Set down every record below exactly as written, but leave out the pictures.

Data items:

━━━━━━━━━━━━━━━━━━━━━━━━━━━━━━

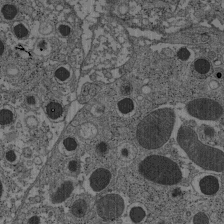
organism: C57BL Mouse
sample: Pancreatic islet
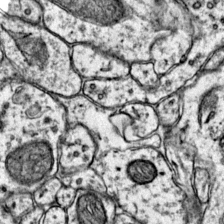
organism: Mouse
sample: Primary visual cortex
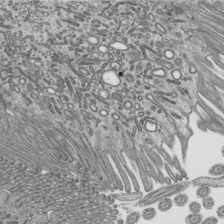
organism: Mouse
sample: Mouse epididymis efferent ductule cilia
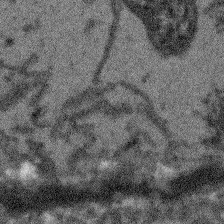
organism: Arabidopsis thaliana
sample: Root tip
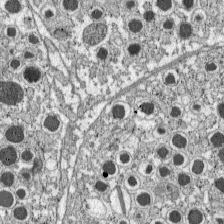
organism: C57BL Mouse
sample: Pancreatic islet
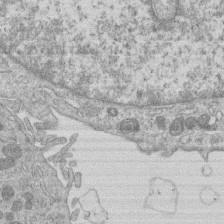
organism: Human
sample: Macrophage cells
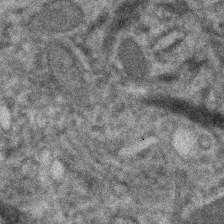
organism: Human
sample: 1205lu cells
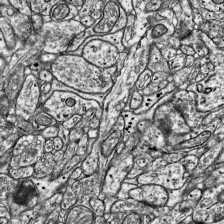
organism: Mouse
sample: Visual Cortex
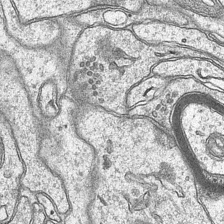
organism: Mouse
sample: CA1 Hippocampus
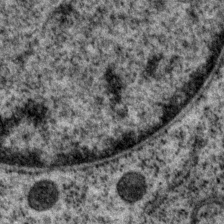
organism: P. pacificus
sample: Pharynx
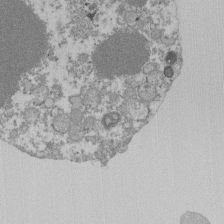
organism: Mouse
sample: Activated Pmel transgenic CD8+ T Cells
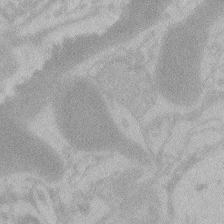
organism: Zebrafish
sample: Macrophage infected with Toxoplasma gondii
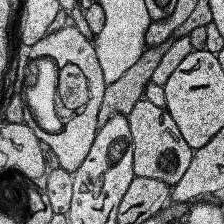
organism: Human
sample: Temporal Lobe
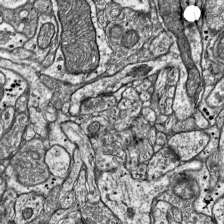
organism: Mouse
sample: Visual Cortex
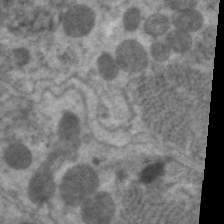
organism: C. elegans
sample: Pharynx
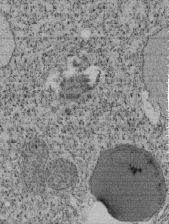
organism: Tetrahymena
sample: Cilia in tetrahymena
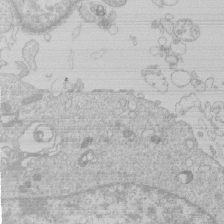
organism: Human
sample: Macrophage cells
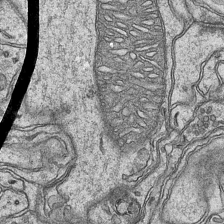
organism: Mouse
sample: CA1 Hippocampus
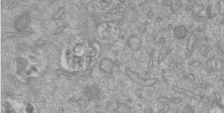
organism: Mouse
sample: ED-1 cell nuclei; centrioles
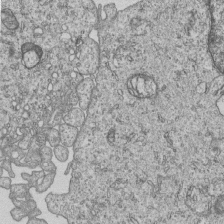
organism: Human
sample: MDA-MB-231 cells
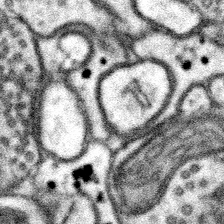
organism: Mouse
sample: Somatosensory cortex neuropil
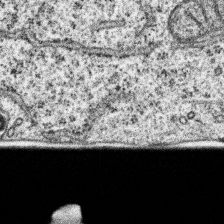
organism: Human
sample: HeLa cells
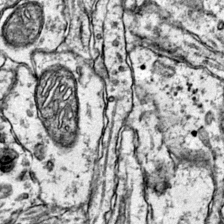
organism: Mouse
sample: Primary visual cortex
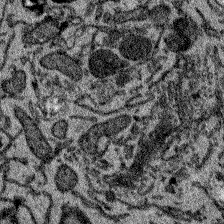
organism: Zebrafish
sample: Larval olfactory bulb
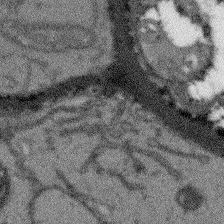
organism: Arabidopsis thaliana
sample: Root tip
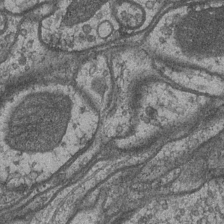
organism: Drosophila
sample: Optic medulla
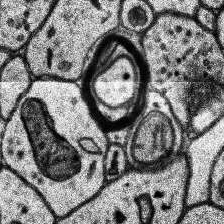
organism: Human
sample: Temporal Lobe
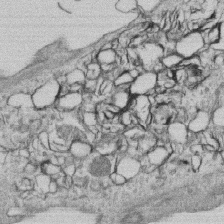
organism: Human
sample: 1205lu cells
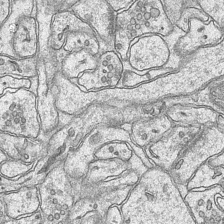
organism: Mouse
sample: CA1 Hippocampus
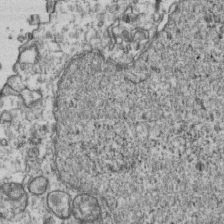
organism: Human
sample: Activated Jurkat CD4+ T cells
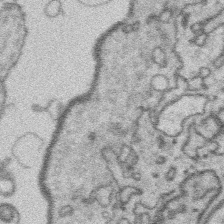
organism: Platynereis dumerilii
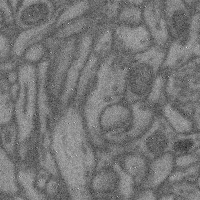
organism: Mouse
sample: Cerebral cortex
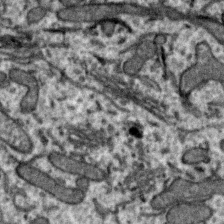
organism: Zebra finch
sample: Brain
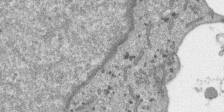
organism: Human
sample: Lung epithelial cells infected with SARS-CoV-2
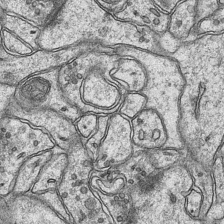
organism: Mouse
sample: CA1 Hippocampus
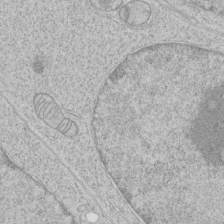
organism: Human
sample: Mitochondria in HCT116 cells
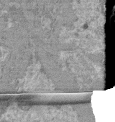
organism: Mouse
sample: Glomerulus
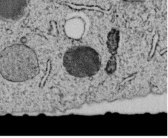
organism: C. elegans
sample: C. elegans embryo early stage
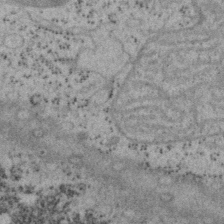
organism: Human
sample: HeLa cells
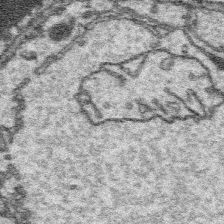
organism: Platynereis dumerilii
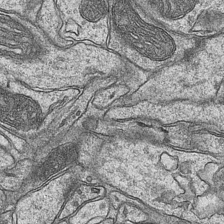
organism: Mouse
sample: CA1 Hippocampus
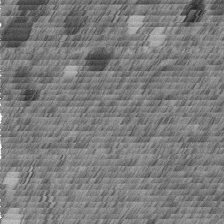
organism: C. elegans
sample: C. elegans embryo early stage
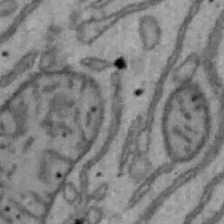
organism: Mouse
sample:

━━━━━━━━━━━━━━━━━━━━━━━━━━━━━━

* [Response to this exercise]
organism: C57BL Mouse
sample: Pancreatic islet
organism: Mouse
sample: Primary visual cortex
organism: Mouse
sample: Mouse epididymis efferent ductule cilia
organism: Arabidopsis thaliana
sample: Root tip
organism: C57BL Mouse
sample: Pancreatic islet
organism: Human
sample: Macrophage cells
organism: Human
sample: 1205lu cells
organism: Mouse
sample: Visual Cortex
organism: Mouse
sample: CA1 Hippocampus
organism: P. pacificus
sample: Pharynx
organism: Mouse
sample: Activated Pmel transgenic CD8+ T Cells
organism: Zebrafish
sample: Macrophage infected with Toxoplasma gondii
organism: Human
sample: Temporal Lobe
organism: Mouse
sample: Visual Cortex
organism: C. elegans
sample: Pharynx
organism: Tetrahymena
sample: Cilia in tetrahymena
organism: Human
sample: Macrophage cells
organism: Mouse
sample: CA1 Hippocampus
organism: Mouse
sample: ED-1 cell nuclei; centrioles
organism: Human
sample: MDA-MB-231 cells
organism: Mouse
sample: Somatosensory cortex neuropil
organism: Human
sample: HeLa cells
organism: Mouse
sample: Primary visual cortex
organism: Zebrafish
sample: Larval olfactory bulb
organism: Arabidopsis thaliana
sample: Root tip
organism: Drosophila
sample: Optic medulla
organism: Human
sample: Temporal Lobe
organism: Human
sample: 1205lu cells
organism: Mouse
sample: CA1 Hippocampus
organism: Human
sample: Activated Jurkat CD4+ T cells
organism: Platynereis dumerilii
organism: Mouse
sample: Cerebral cortex
organism: Zebra finch
sample: Brain
organism: Human
sample: Lung epithelial cells infected with SARS-CoV-2
organism: Mouse
sample: CA1 Hippocampus
organism: Human
sample: Mitochondria in HCT116 cells
organism: Mouse
sample: Glomerulus
organism: C. elegans
sample: C. elegans embryo early stage
organism: Human
sample: HeLa cells
organism: Platynereis dumerilii
organism: Mouse
sample: CA1 Hippocampus
organism: C. elegans
sample: C. elegans embryo early stage
organism: Mouse
sample:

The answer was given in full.